▶ [Records for processing]:
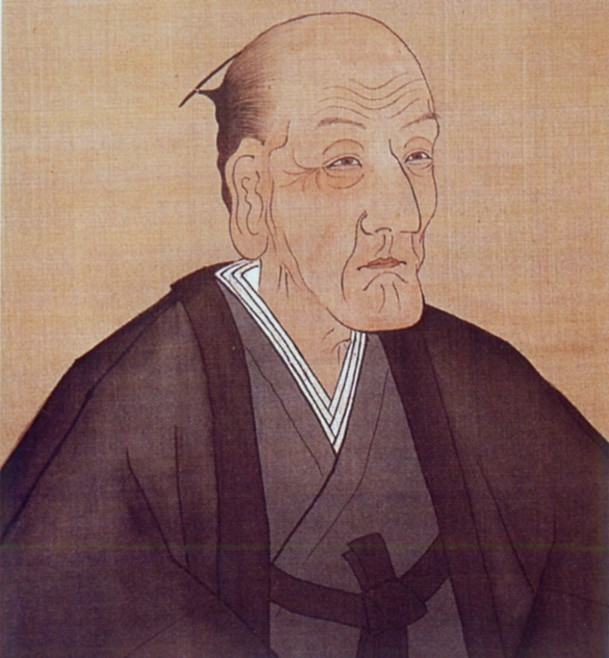 上杉鷹山。Uesugi Youzan.
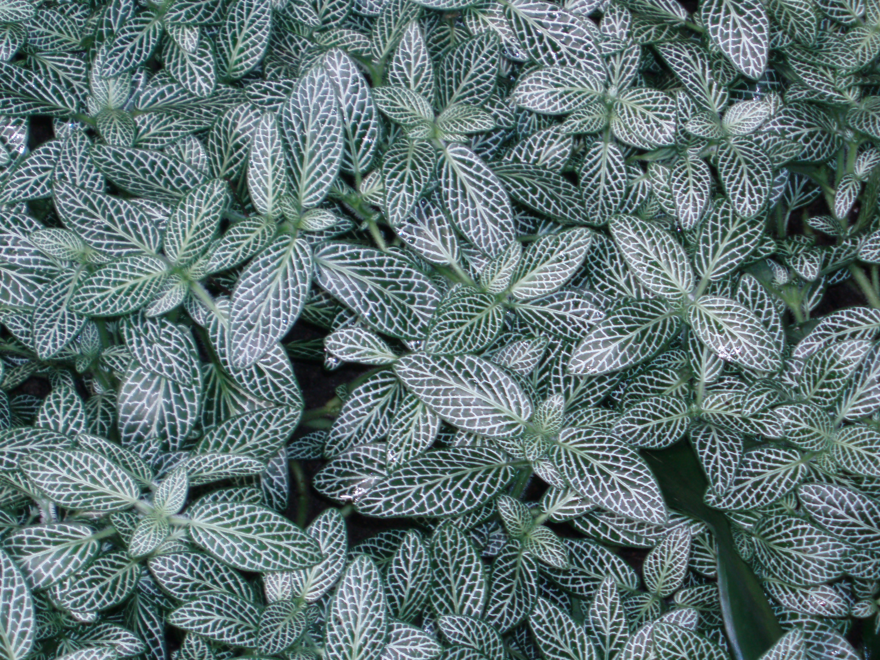 Fittonia albivenis, im Gewächshaus im Egapark in Erfurt; ausgezeichnet als Fittonia verschaffeltii
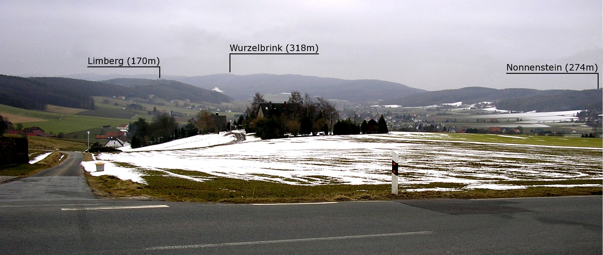 Eggetal mit Börninghausen (Stadt Preußisch Oldendorf, Kreis Minden-Lübbecke) im Talgrund. Aufnahme erfolgte von Büscherheide (Stadt Bad Essen, Landkreis Osnabrück) aus. Blickrichtung nach Osten. Von links nach rechts (von Nord nach Süd) sind folgende Berge markiert: Limberg, Wurzelbrink (zweithöchster Berg des Wiehengebirges) und der Nonnenstein.
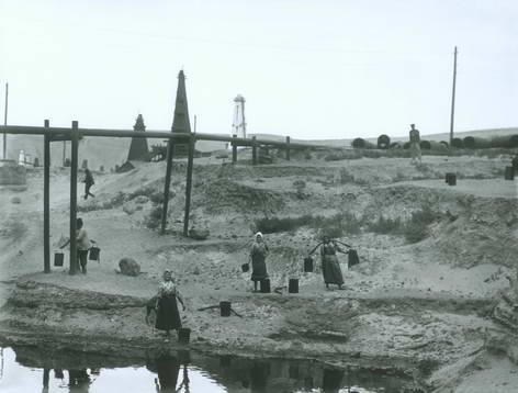 Нефтепровод на окраине Черного Города. Фото К.Буллы 1905г.
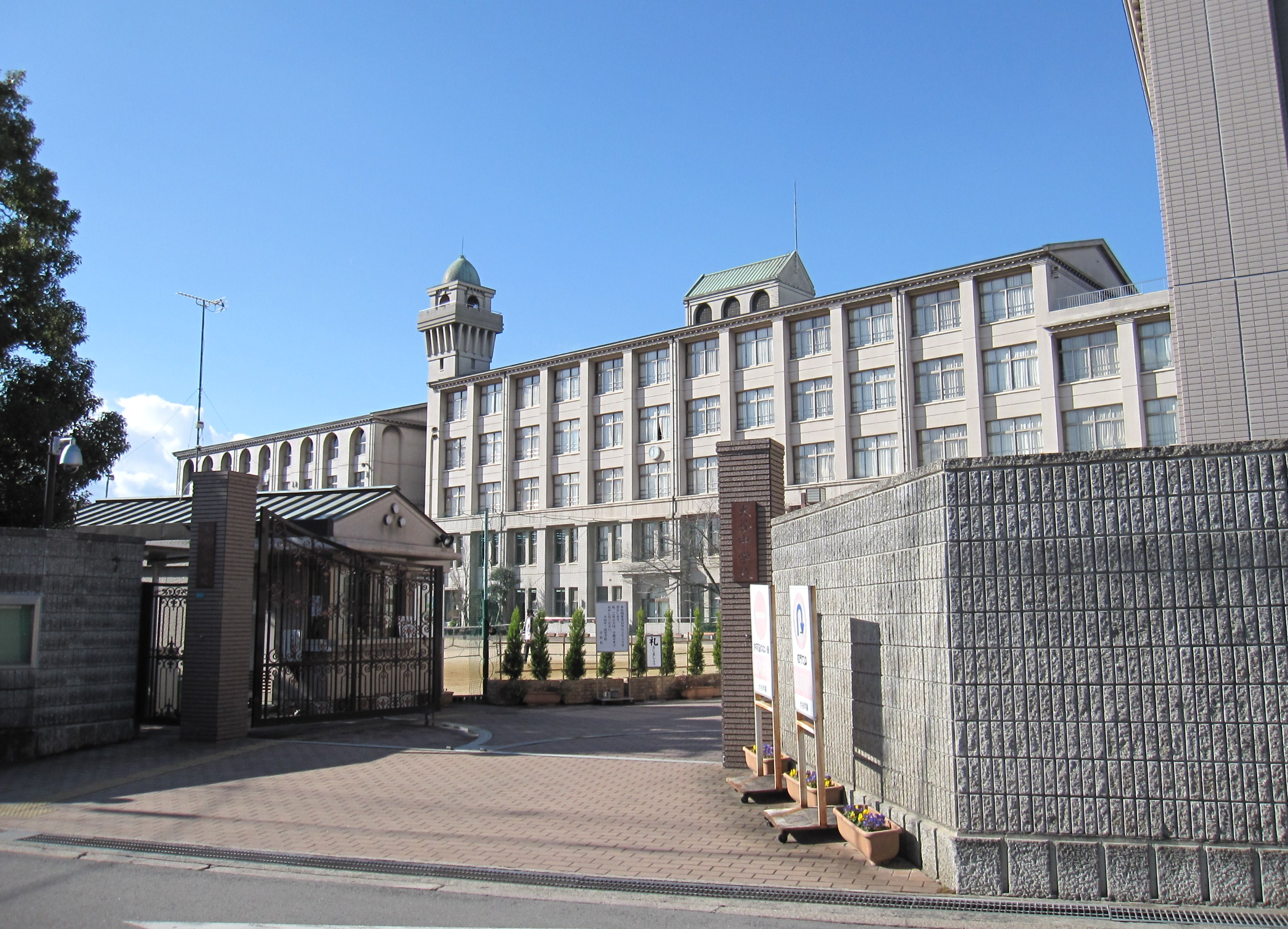 大谷中学校・高等学校 (大阪府)
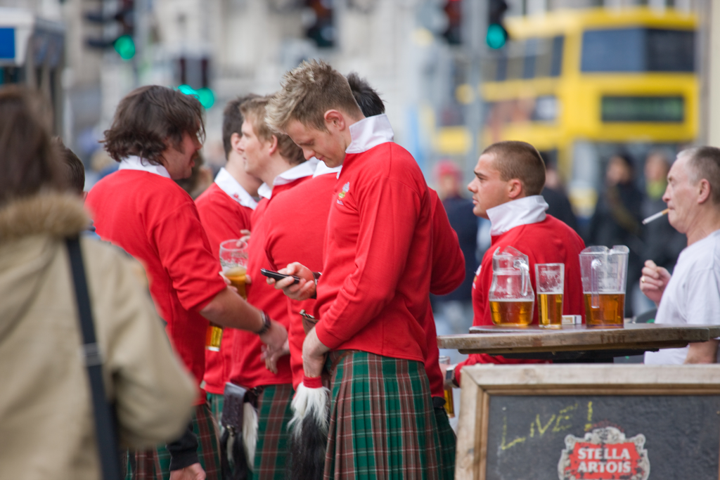 Welsh Rugby Supporters Streets Of Dublin - Supporters gallois de rugby à XV dans les rues de Dublin pour le tournoi des six nations 2008. Le 8 mars 2008 à 13h15 : Irlande 12 - 16 Galles en route pour le Grand Chelem
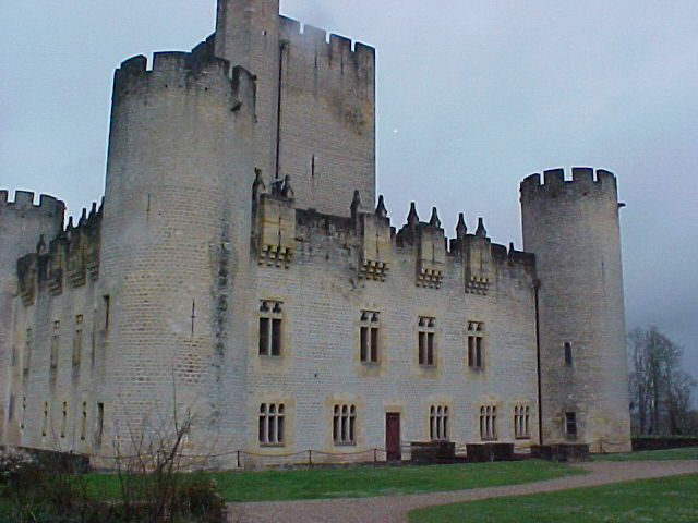 Roquetaillade
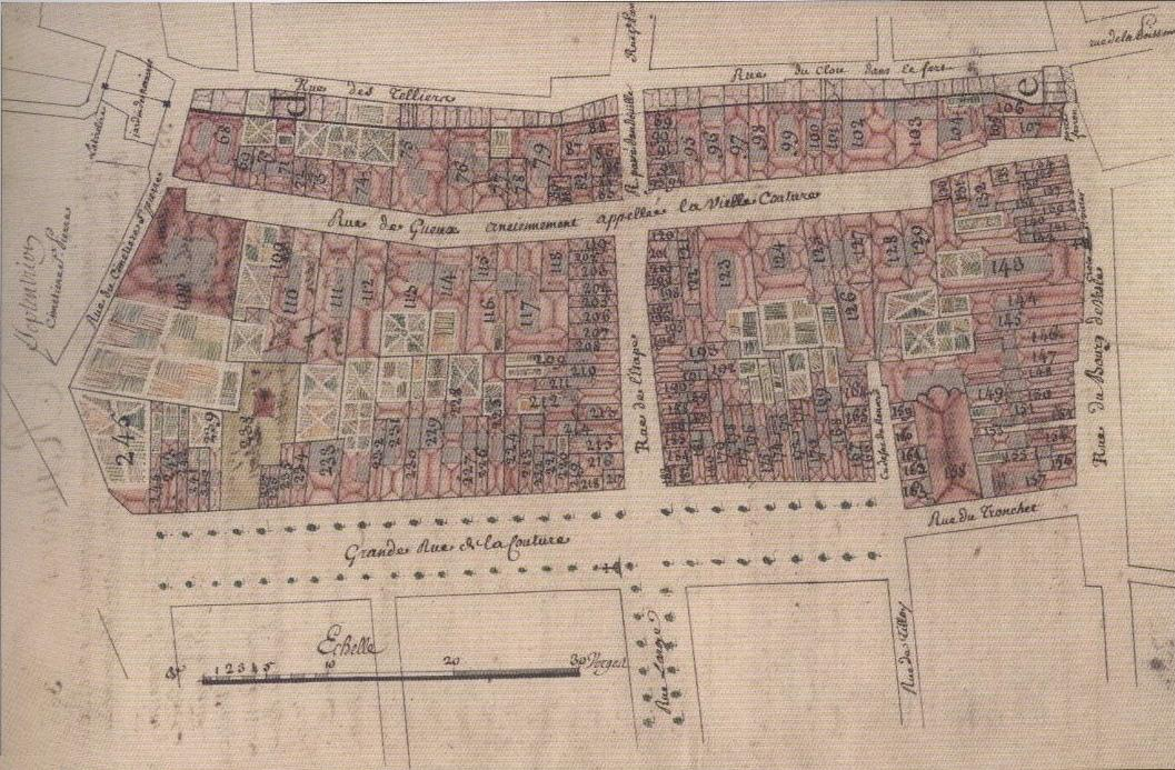 carte de la ville de Reims; plan terrier de 1759.
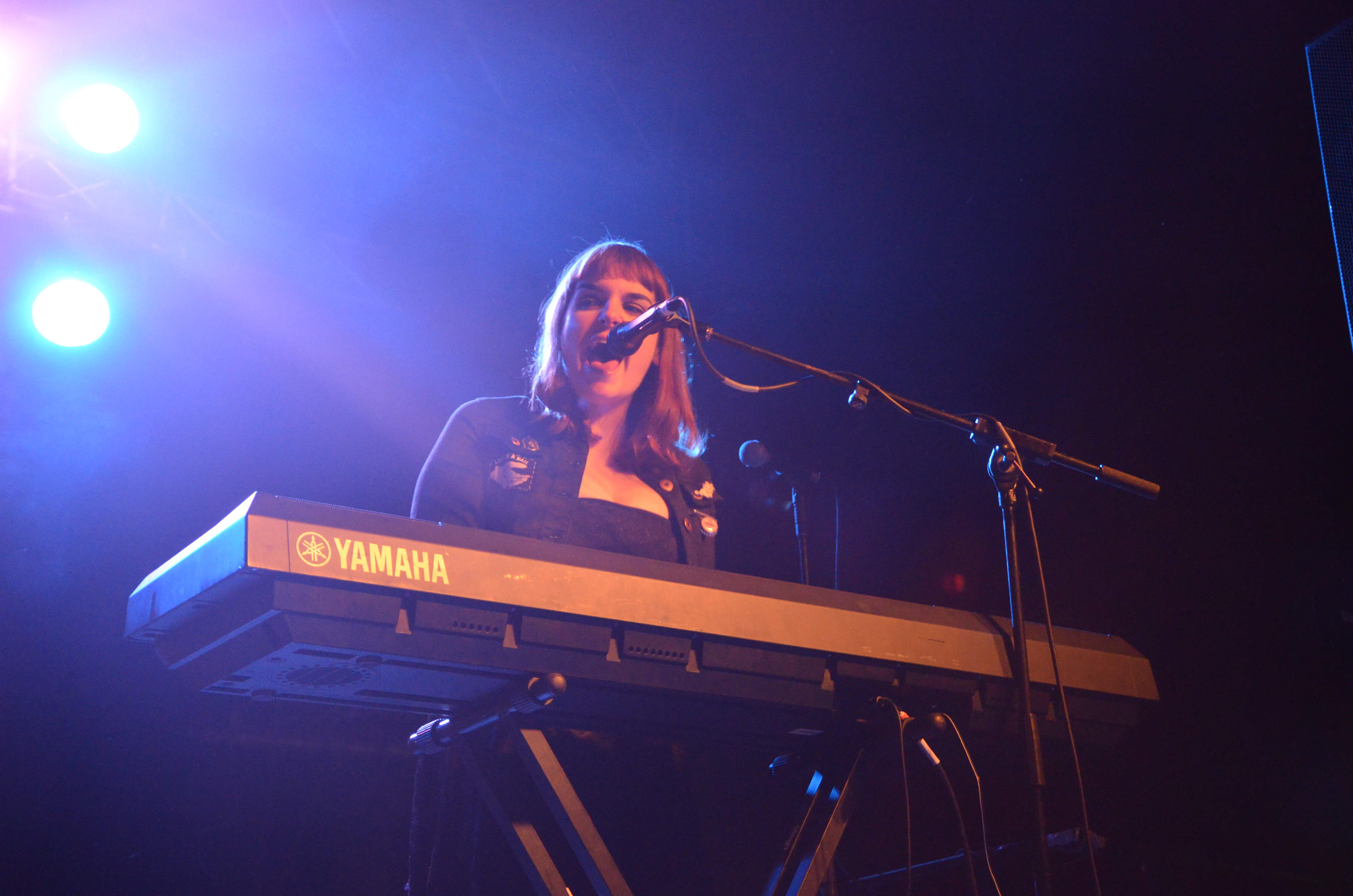 Creeper spielen in der Live Music Hall in Köln, 2016.
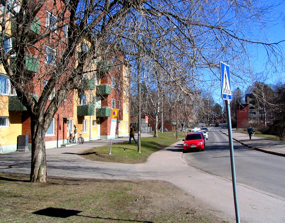 Tuhkimontie at Roihuvuori
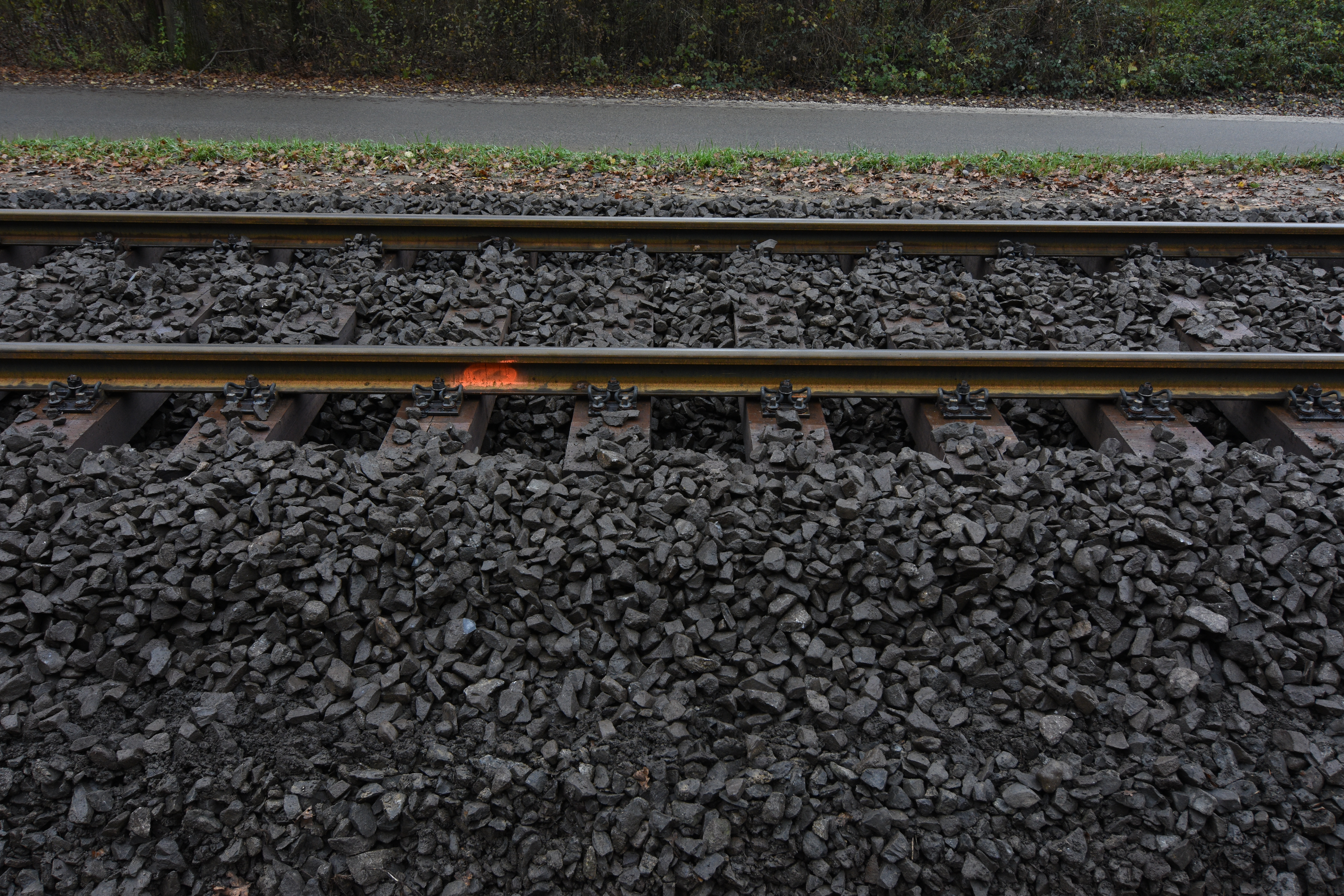 ÖBB Swietelsky RM85 750 Gleisbau Rail Tracks Schienen
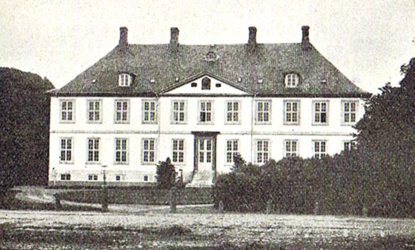 Hagenskov var oprindeligt en dansk middelalderborg og er nævnt som krongods i 1251. Hagenskov var et kongeligt len. Den ligger i Sønderby Sogn, Assens Kommune, Båg Herred, Odense Amt.
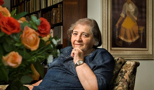 פרופסור להיסטוריה מרים ירדני
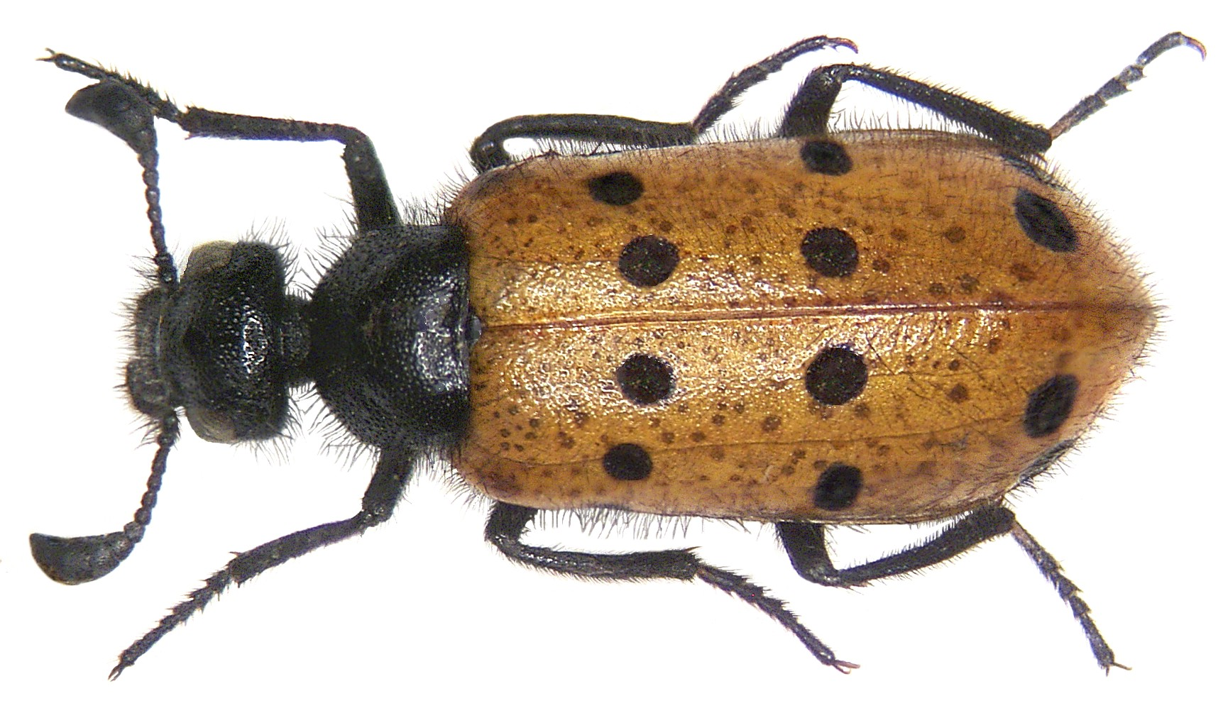 Actenodia distincta (Chevrolat, 1837) Familie: Meloidae Grösse: 7-14 mm Fundort: Marokko, Marrakech leg. det. U.Schmidt, 1995 Foto: U.Schmidt, 2006
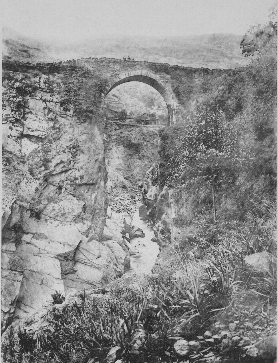 Puente de Salime a finales del siglo XIX
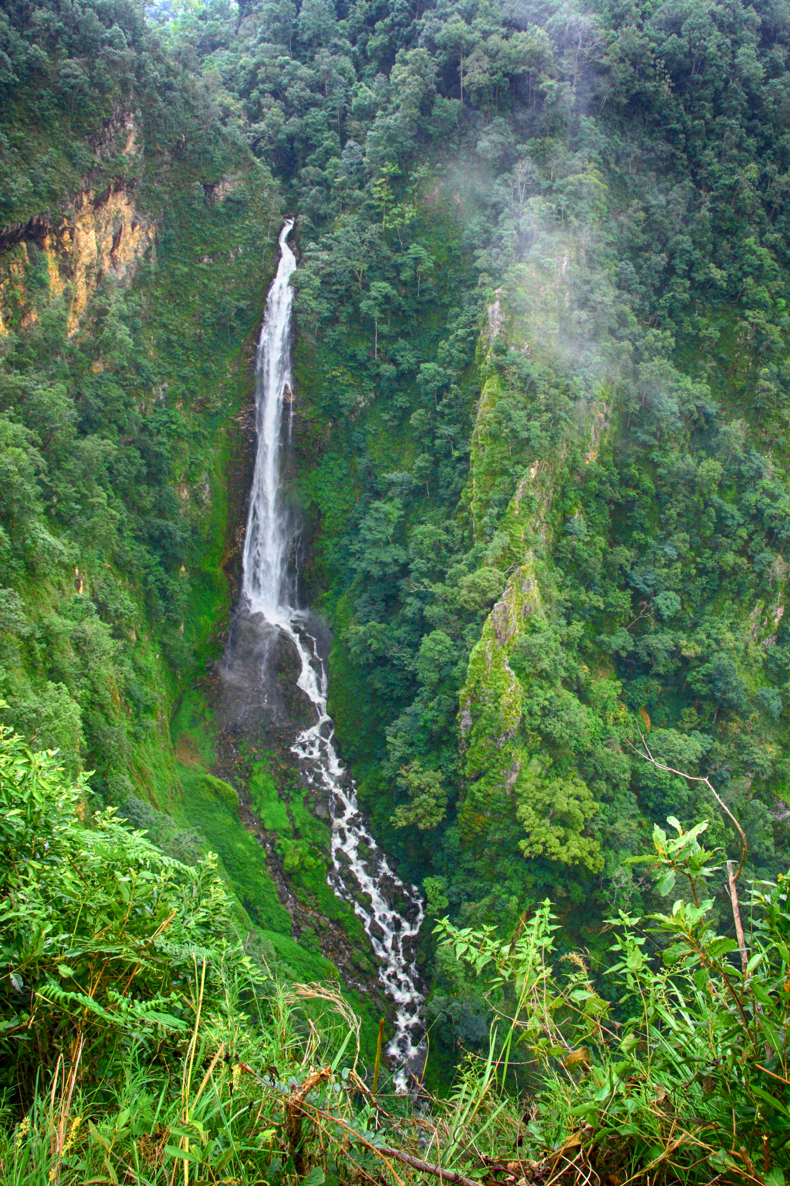 อุทยานแห่งชาติน้ำตกแม่สุรินทร์
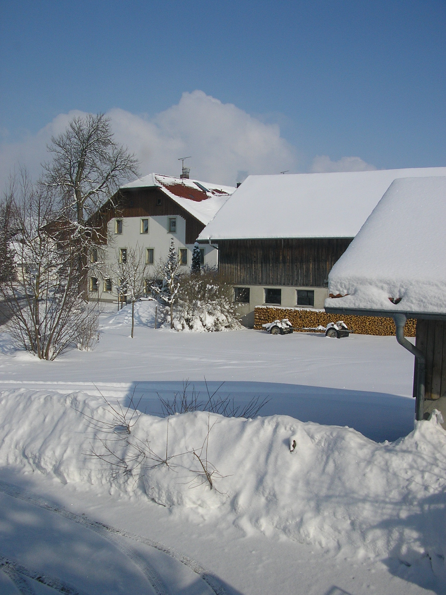 Winter 2004 in Schwabbruck

▶ [What is expected]:
Can you quote exactly, and only, the lines from the one containing "Welsh Rugby Supporters" through the last line of the records above, keeping both ends and leaving out any pictures?

▶ [Reply]:
 Welsh Rugby Supporters Streets Of Dublin - Supporters gallois de rugby à XV dans les rues de Dublin pour le tournoi des six nations 2008. Le 8 mars 2008 à 13h15 : Irlande 12 - 16 Galles en route pour le Grand Chelem
 Roquetaillade
 carte de la ville de Reims; plan terrier de 1759.
 Creeper spielen in der Live Music Hall in Köln, 2016.
 Tuhkimontie at Roihuvuori
 ÖBB Swietelsky RM85 750 Gleisbau Rail Tracks Schienen
 Hagenskov var oprindeligt en dansk middelalderborg og er nævnt som krongods i 1251. Hagenskov var et kongeligt len. Den ligger i Sønderby Sogn, Assens Kommune, Båg Herred, Odense Amt.
 פרופסור להיסטוריה מרים ירדני
 Actenodia distincta (Chevrolat, 1837) Familie: Meloidae Grösse: 7-14 mm Fundort: Marokko, Marrakech leg. det. U.Schmidt, 1995 Foto: U.Schmidt, 2006
 Puente de Salime a finales del siglo XIX
 อุทยานแห่งชาติน้ำตกแม่สุรินทร์
 Winter 2004 in Schwabbruck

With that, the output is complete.